What the task requires. Count the lines in the entries below that include the word "Category". Give nothing but the number.

Exercise inputs.
== Segment start ==

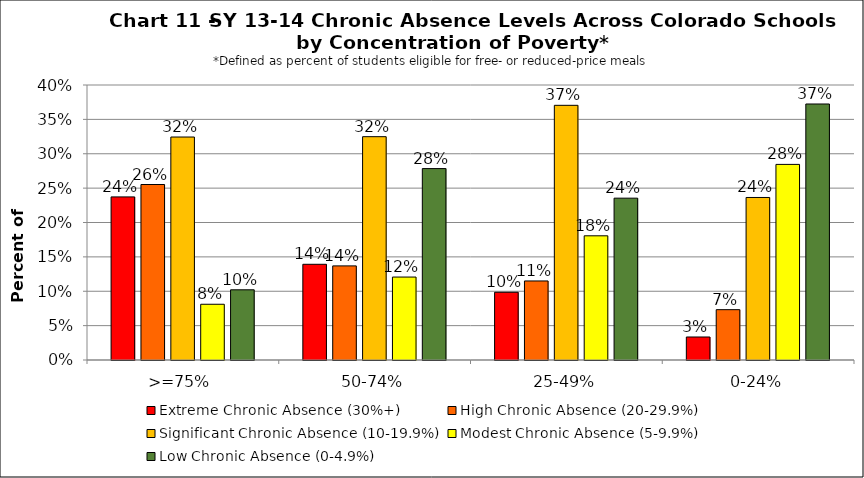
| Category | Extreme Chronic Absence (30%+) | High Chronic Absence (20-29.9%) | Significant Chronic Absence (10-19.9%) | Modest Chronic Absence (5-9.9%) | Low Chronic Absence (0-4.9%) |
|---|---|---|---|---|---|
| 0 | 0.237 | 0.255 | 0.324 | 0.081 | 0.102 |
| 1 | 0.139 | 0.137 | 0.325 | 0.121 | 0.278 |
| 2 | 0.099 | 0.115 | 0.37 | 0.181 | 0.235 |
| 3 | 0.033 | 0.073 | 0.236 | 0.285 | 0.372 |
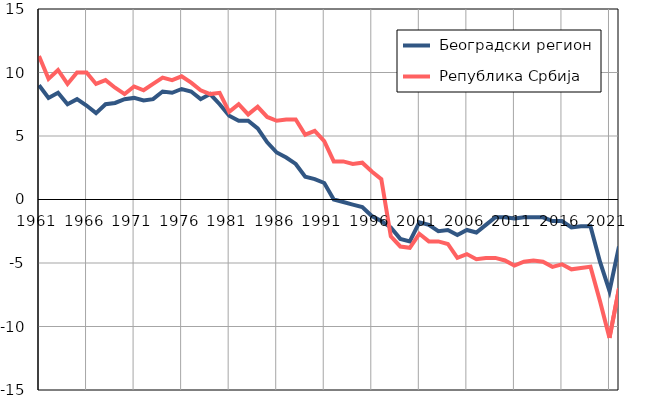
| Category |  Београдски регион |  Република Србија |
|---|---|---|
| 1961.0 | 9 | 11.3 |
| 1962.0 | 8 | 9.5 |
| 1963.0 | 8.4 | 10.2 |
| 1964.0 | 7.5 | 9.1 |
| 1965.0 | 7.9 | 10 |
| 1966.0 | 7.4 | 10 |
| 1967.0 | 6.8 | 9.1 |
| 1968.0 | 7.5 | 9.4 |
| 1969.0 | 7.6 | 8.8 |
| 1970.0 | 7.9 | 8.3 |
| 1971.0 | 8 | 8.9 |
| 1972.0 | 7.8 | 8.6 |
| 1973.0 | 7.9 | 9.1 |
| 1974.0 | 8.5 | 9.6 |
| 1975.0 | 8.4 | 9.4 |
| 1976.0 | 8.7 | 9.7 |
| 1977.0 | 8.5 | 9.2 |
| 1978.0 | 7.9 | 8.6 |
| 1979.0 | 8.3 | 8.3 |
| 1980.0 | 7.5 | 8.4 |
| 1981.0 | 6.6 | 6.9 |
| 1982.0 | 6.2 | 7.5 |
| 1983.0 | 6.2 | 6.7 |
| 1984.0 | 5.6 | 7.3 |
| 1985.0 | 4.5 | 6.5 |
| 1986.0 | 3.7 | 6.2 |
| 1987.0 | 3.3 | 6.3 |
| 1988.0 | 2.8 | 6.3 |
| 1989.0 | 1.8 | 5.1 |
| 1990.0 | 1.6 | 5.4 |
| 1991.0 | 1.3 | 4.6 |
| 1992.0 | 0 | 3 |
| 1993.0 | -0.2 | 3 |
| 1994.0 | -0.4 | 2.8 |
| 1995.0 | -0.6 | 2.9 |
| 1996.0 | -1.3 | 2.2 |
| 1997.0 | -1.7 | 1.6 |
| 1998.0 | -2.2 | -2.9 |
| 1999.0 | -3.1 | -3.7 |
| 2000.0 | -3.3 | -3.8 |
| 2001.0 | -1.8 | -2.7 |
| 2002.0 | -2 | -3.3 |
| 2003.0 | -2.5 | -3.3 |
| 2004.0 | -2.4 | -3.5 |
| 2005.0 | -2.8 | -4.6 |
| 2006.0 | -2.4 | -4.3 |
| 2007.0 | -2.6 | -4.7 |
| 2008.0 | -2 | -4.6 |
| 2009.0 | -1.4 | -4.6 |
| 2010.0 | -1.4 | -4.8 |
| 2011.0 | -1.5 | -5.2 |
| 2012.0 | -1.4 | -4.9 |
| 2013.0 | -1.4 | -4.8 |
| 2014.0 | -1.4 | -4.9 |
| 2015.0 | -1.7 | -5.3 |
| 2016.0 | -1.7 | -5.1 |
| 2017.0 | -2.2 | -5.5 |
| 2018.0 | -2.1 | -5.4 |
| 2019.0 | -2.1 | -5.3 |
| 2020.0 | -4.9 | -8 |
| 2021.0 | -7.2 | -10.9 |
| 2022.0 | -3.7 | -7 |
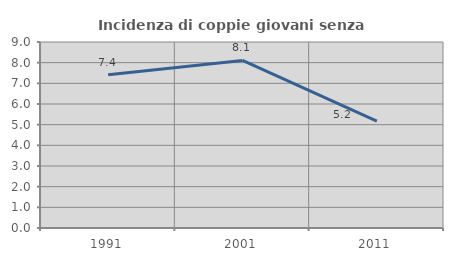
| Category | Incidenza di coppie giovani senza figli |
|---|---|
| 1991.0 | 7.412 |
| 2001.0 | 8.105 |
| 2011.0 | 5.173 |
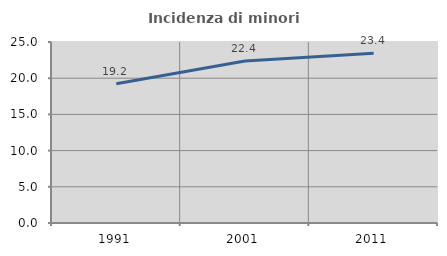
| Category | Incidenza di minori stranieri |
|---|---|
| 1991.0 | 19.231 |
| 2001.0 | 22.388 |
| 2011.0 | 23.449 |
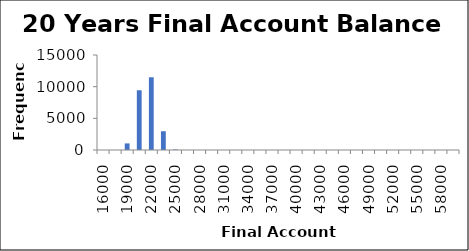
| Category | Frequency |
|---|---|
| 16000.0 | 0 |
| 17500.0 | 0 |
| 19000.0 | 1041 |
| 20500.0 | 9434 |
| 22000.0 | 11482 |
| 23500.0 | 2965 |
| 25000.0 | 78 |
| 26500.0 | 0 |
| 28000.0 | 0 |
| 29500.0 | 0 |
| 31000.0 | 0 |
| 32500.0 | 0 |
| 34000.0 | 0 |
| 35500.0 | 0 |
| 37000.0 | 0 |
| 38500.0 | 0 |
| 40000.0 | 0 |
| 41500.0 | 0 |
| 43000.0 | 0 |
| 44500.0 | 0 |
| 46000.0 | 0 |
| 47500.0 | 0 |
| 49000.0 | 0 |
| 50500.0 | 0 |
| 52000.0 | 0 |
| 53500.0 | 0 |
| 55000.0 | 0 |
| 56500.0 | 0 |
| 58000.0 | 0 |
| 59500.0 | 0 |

== Segment end ==

Output below. 5